Munten en speerpunten

De eerste bewoners van Huizen

Het landschap rondom Huizen is al meer dan 100.000 jaar bewoond. De eerste bewoners waren Neanderthalers. Zij waren nomaden en leefden van jagen en verzamelen. De Neanderthalers maakten vuistbijlen, speerpunten en andere werktuigen van vuursteen, die onder meer gevonden zijn in de jachthaven bij Huizen. De leefwijze van de moderne mens was duizenden jaren lang gelijk aan die van de Neanderthalers, zo blijkt uit de ontdekking van een werkplaats met duizenden werktuigen van kwartsiet op de Naarder Eng.

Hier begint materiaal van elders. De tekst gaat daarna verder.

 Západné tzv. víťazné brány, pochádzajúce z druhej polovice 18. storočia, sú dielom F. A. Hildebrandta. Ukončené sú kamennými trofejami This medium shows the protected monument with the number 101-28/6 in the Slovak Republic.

Aan het einde van de Steentijd, omstreeks 5.400 v. Chr., gingen mensen steeds meer op vaste plaatsen wonen. Tenten werden vervangen door houten boerderijen en landbouw en veeteelt deden hun intrede. Zo ontstonden rond 3.000 v. Chr. de eerste boerennederzettingen in het Gooi. De bewoners beheersten de kunst van het pottenbakken en gebruikten stenen bijlen om bossen te kappen, waarvan verschillende fragmenten zijn gevonden. Ook zijn uit deze periode grafheuvels bekend, bijvoorbeeld bij de Langerhuizenweg in Bikbergen.

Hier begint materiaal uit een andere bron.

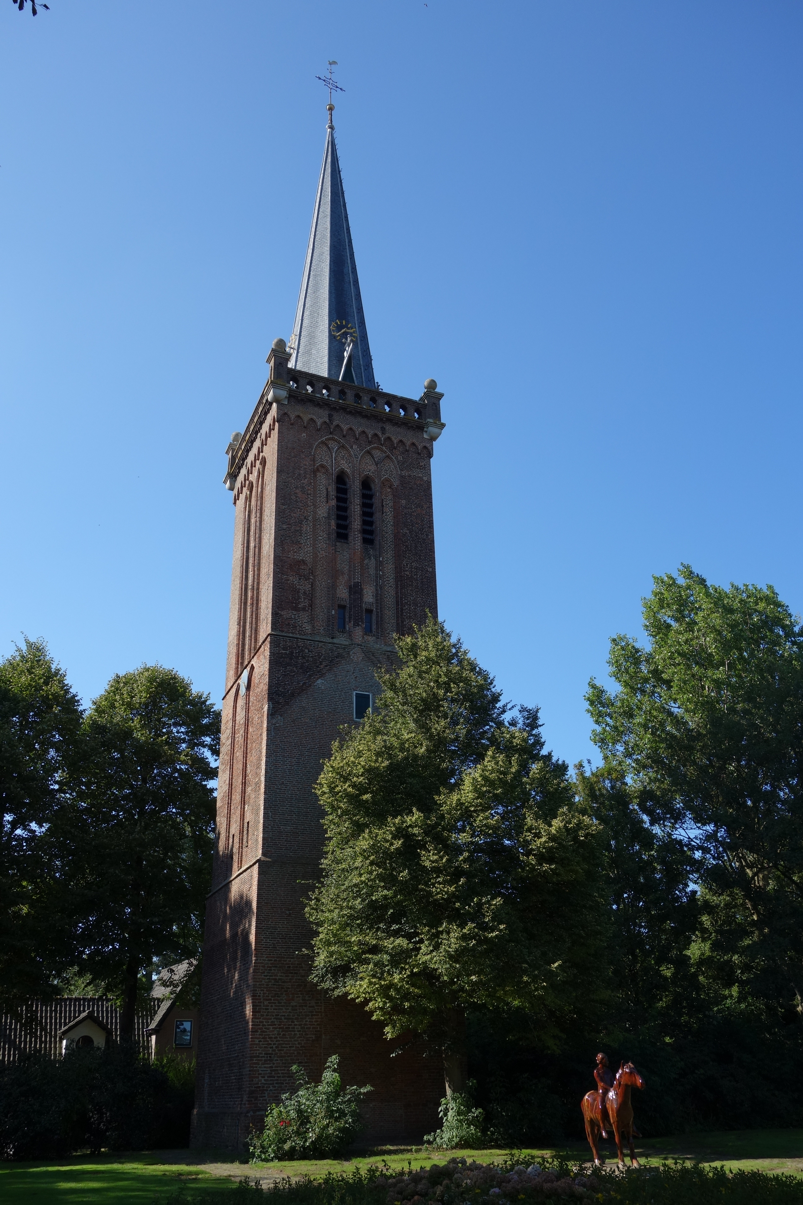 Toren van de voormalige hervormde kerk in het Noord-Hollandse Hem.

Een tweede grote omwenteling was de komst van de Romeinen naar de Lage Landen. Het Gooi lag slechts op 16 km afstand van de grens van het Romeinse Rijk en de inheemse bevolking onderhield waarschijnlijk (handels)contacten met de forten langs de grens, zo blijkt uit de vondst van Romeinse munten in het gebied tussen Naarden en Huizen. Niet voor niets is het oudste schrift van het Gooi Latijn.

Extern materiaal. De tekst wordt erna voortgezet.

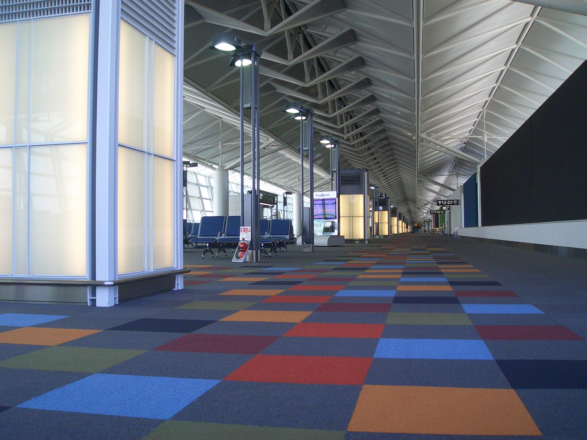 中部国际机场国际航班候机厅23号搭乘口附近

Pas veel later, onder invloed van Karel de Grote (742-814), ontstonden de eerste Gooise dorpen, zoals Laren en Blaricum in Nardingerland of Naerdincklant, zoals het Gooi destijds genoemd werd. Ook het landschap rondom Huizen was bewoond, zo blijkt uit opgravingen van een Karolingische muntschat en een fragment van een vikingring. De eerste vermelding van het dorp Huizen zou echter nog tot 1382 op zich laten wachten.